If there is no afterlife, and life is indeed finite, then everything we do is ultimately meaningless. If after we die there is eternal nothingness then every action and every decision we make will amount to nothing. Just think about it; there is no point in doing anything if one day you are going to die and will not be able to remember any of it.

Everytime I ask this question, people respond with some nonsense about how I should be trying to have a happy life, but it all seems pointless to me. I just want to exist - I don't care about happiness or how other people live their lives. Unlike the majority of people, I have accepted that my life will be miserable, and depressing and disappointing. It does not matter how I live my life; one day I will be dead and none of this will matter.
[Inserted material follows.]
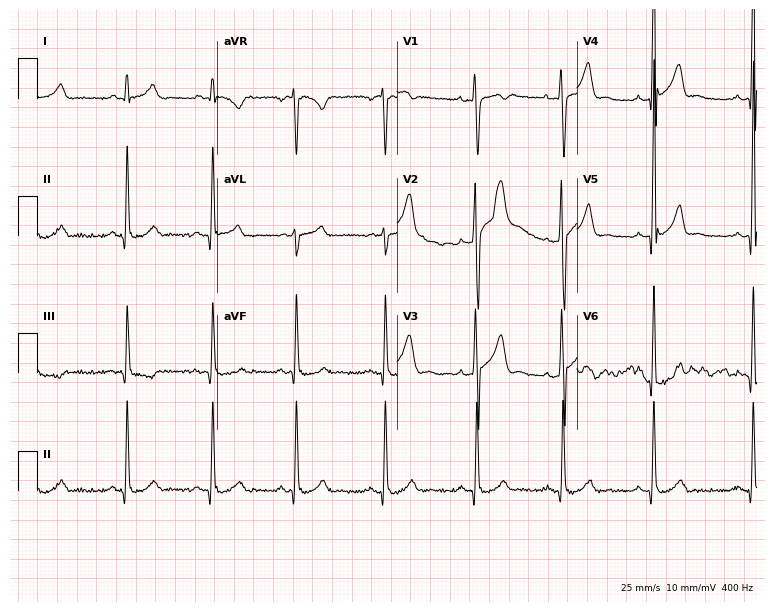
Resting 12-lead electrocardiogram (7.3-second recording at 400 Hz). Patient: a 23-year-old man. Read as a normal ECG.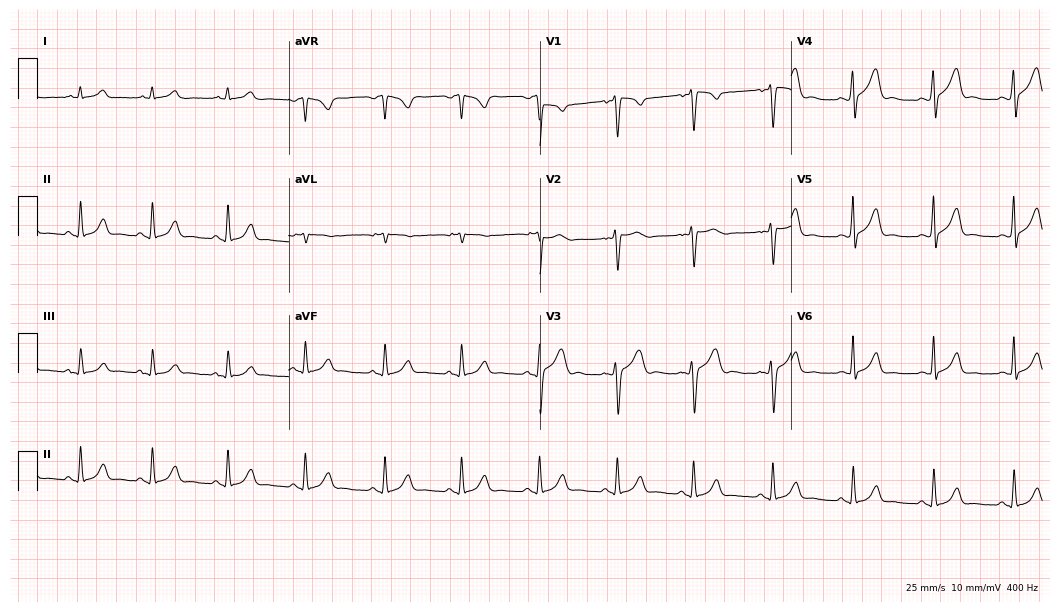
Standard 12-lead ECG recorded from a man, 33 years old (10.2-second recording at 400 Hz). Read as a normal ECG.

To be honest I just want to know whether anyone else shares a similar view to me. It seems that everyone is disillusioned with this idea of hedonism - trying to maximise happiness - instead of seeking truth. Thank you for taking the time to read my question, and I will be grateful to here your opinion.

8 Answers

  • 9 months ago
    Best answer

    Don't confuse the majority of answers you get in the Y.A. philosophy forum with philosophy. There are very few people here with a background in academic philosophy that know enough to even be termed amateur philosophers and certainly not the people who tell you how you ought to live.

    In fact,philosophy generally does not advise people how to live their lives at all and certainly doesn't obsess about it, so you are completely off base with that remark. I can randomly pull any of at least two dozen critically acclaimed philosophy books off my shelf and not one of them says anything about how one should live their life. Of all the academic disciplines, sociologists come closest to doing that, besides all the random people here who feel compelled to stick their 2 cents in just because they can.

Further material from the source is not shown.